Two point charges q1 = 2 μC and q2 = -3 μC are separated by r = 0.05 m. What is the electric potential energy of the system? (Use k = 8.99×10^9 N·m^2/C^2.)

• A. -1.08 J
• B. -0.54 J
• C. +1.08 J
• D. -2.16 J

Answer: (A)

The quantity tested is how electric potential energy between two point charges depends on their charges and their separation. For two point charges, the potential energy is U = k q1 q2 / r. The sign comes from the product q1 q2: opposite charges give a negative product, so the energy is negative, reflecting the attraction between them.

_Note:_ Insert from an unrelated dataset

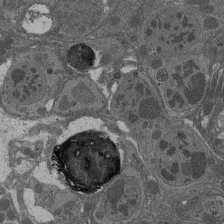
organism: Drosophila
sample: Antenna

Plug in the numbers: q1 = 2 μC = 2×10^-6 C, q2 = -3 μC = -3×10^-6 C, r = 0.05 m, k = 8.99×10^9 N·m^2/C^2.

q1 q2 = (2×10^-6)(-3×10^-6) = -6×10^-12 C^2

k q1 q2 = 8.99×10^9 × (-6×10^-12) ≈ -0.05394 J·m

U = (k q1 q2) / r ≈ (-0.05394) / 0.05 ≈ -1.0788 J ≈ -1.08 J

So the system’s electric potential energy is about -1.08 joules. The negative sign confirms attraction between the opposite charges.